▶

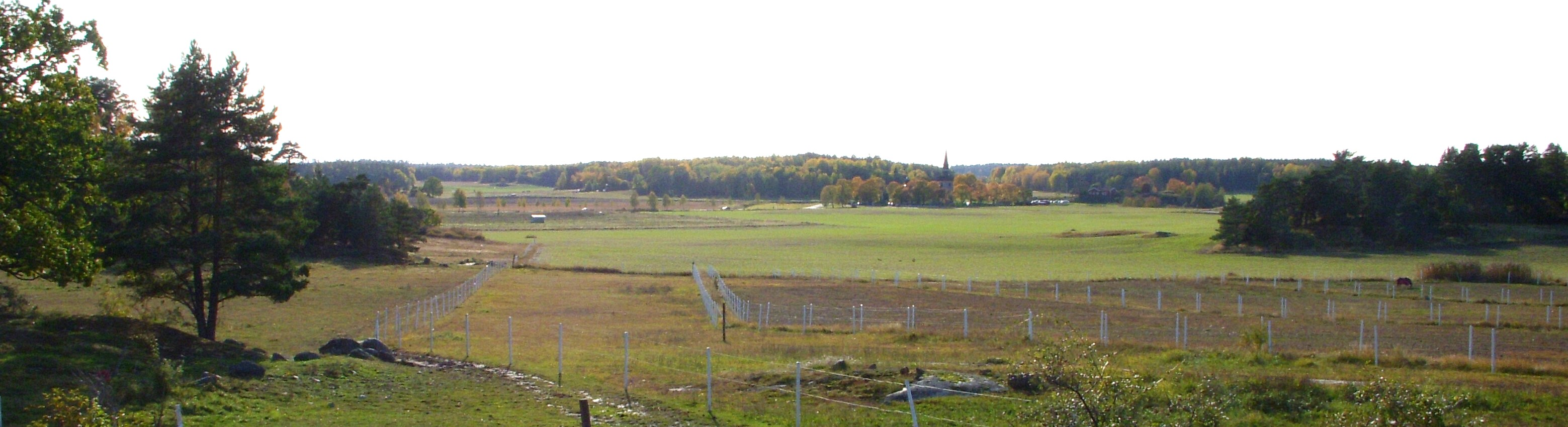 Lovöns kulturlandskap med Lovö kyrka i bakgrunden
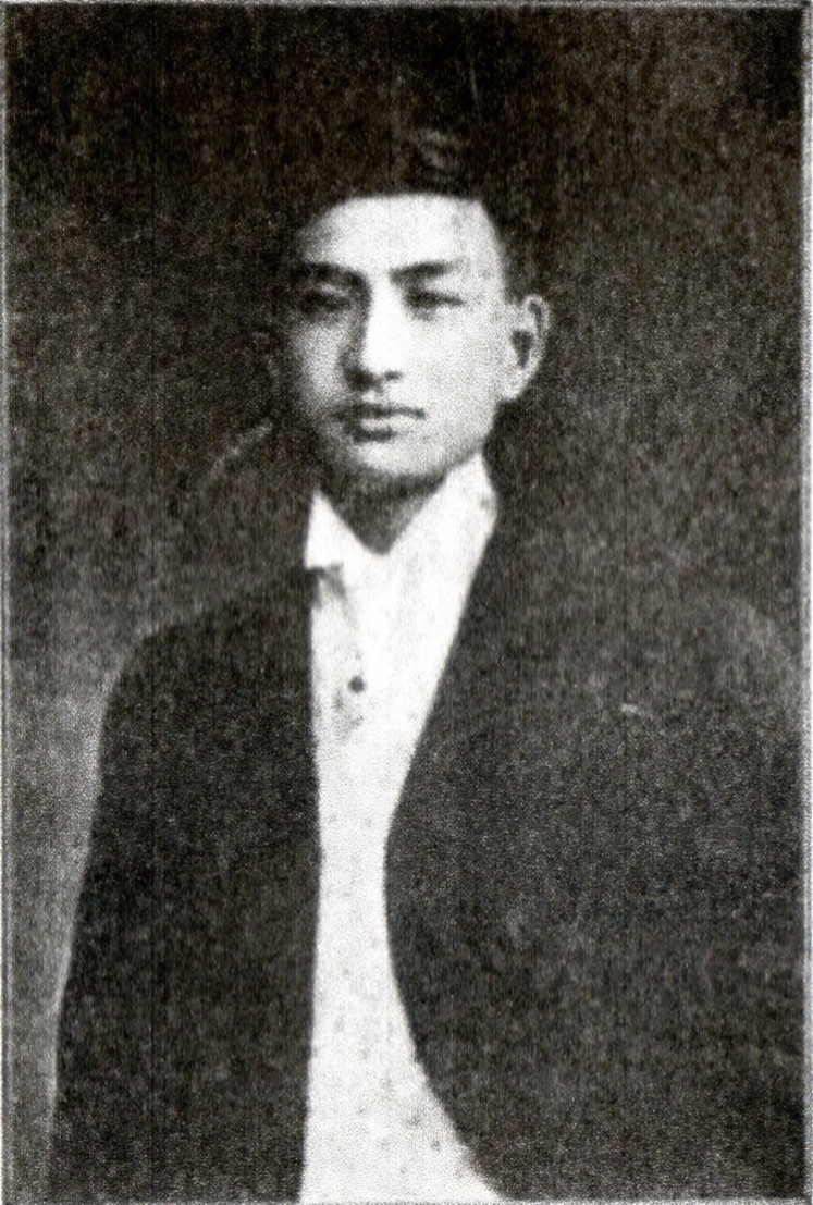 男爵・古河虎之助肖像。
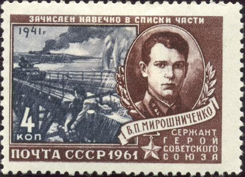 Герой Советского Союза сержант В. П. Мирошниченко (1916-1941). Художник: Л. Голованов. Марка СССР, номинал - 4к.
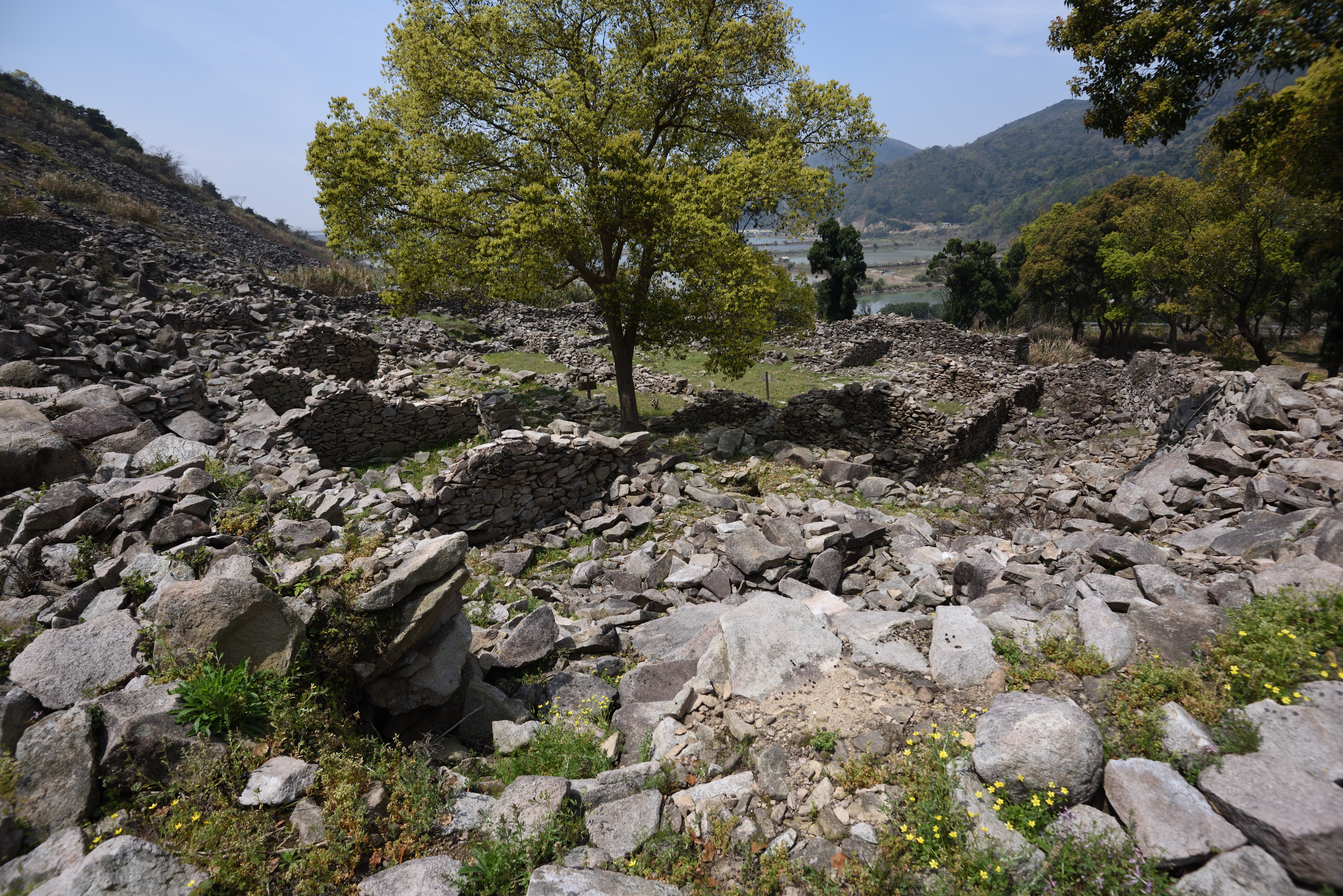 花岙兵营遗址——高涂岙兵营
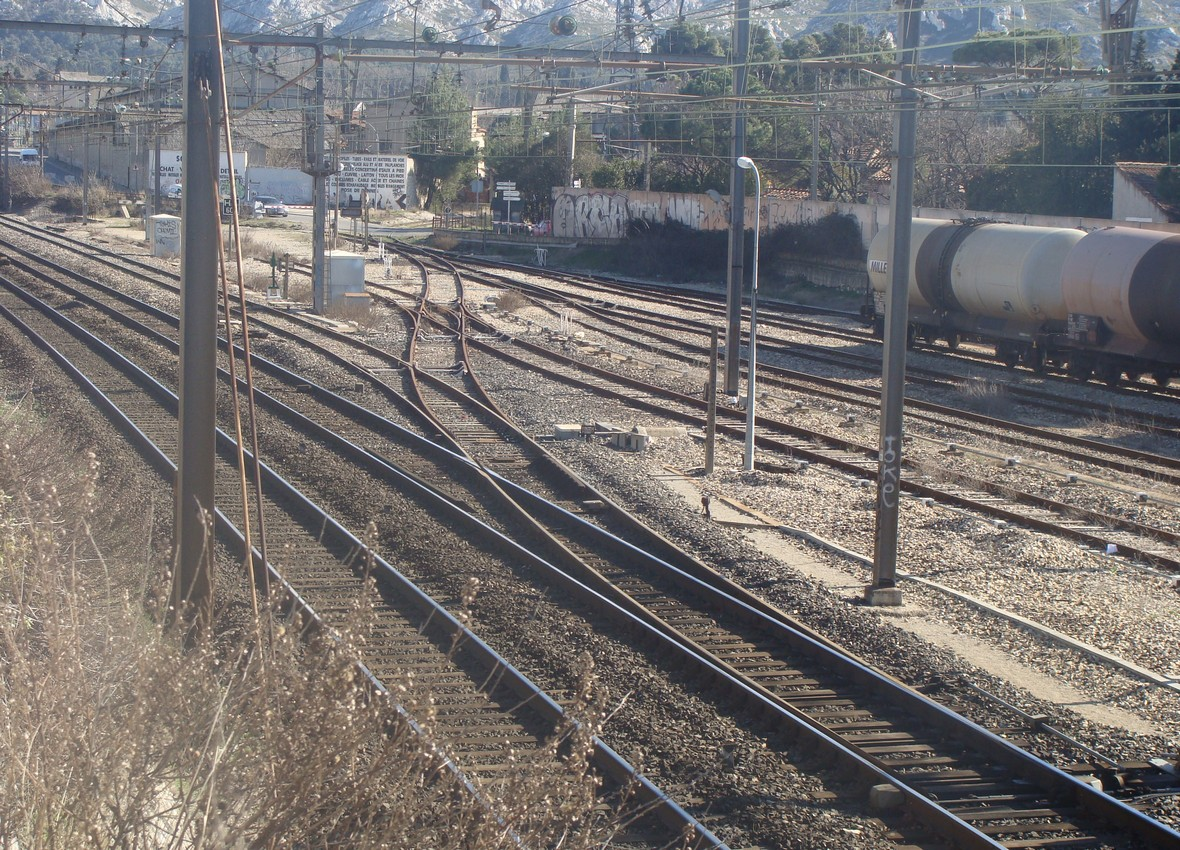 Le débranchement de la ligne départementale en direction de Marignane, à la sortie sud de la gare de Pas-des-Lanciers.
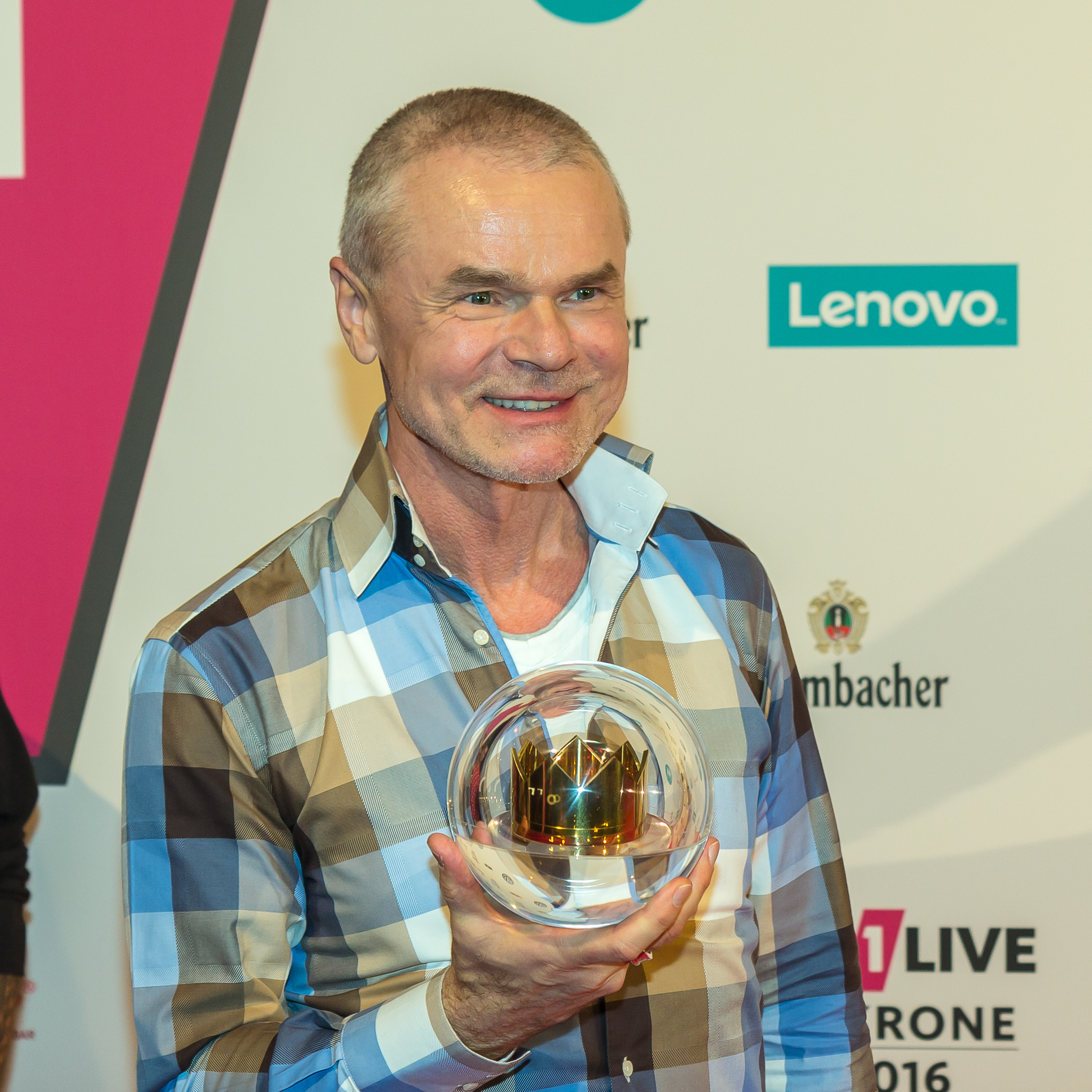 1LIVE Krone 2016 - Gewinner Jürgen Domian
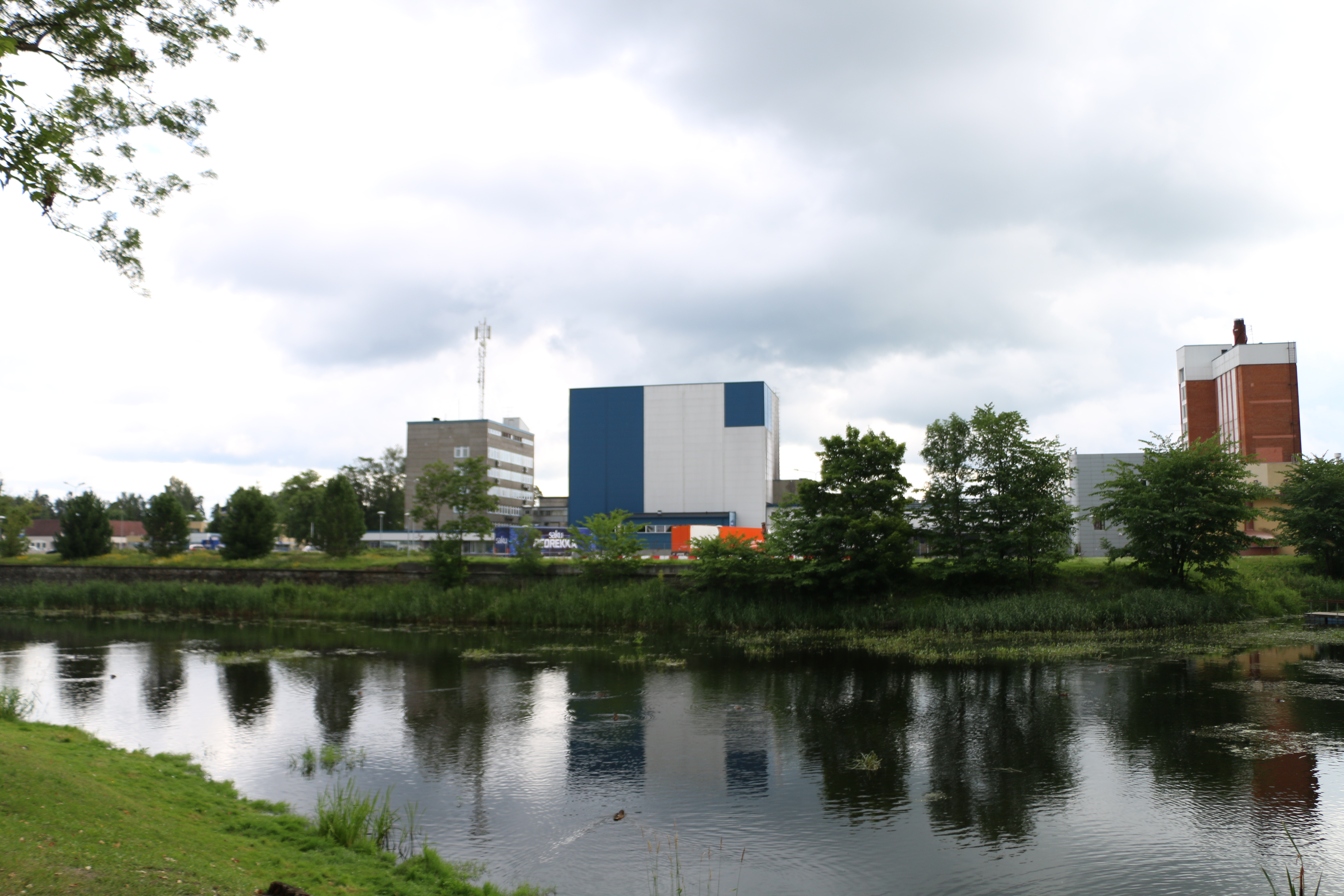 Saku Õlletehase kompleks Saku pargi poolt

◀

■ Requirement:
Would you mind repeating the records above exactly, without the pictures?

■ Result for this exercise:
 Lovöns kulturlandskap med Lovö kyrka i bakgrunden
 男爵・古河虎之助肖像。
 Герой Советского Союза сержант В. П. Мирошниченко (1916-1941). Художник: Л. Голованов. Марка СССР, номинал - 4к.
 花岙兵营遗址——高涂岙兵营
 Le débranchement de la ligne départementale en direction de Marignane, à la sortie sud de la gare de Pas-des-Lanciers.
 1LIVE Krone 2016 - Gewinner Jürgen Domian
 Saku Õlletehase kompleks Saku pargi poolt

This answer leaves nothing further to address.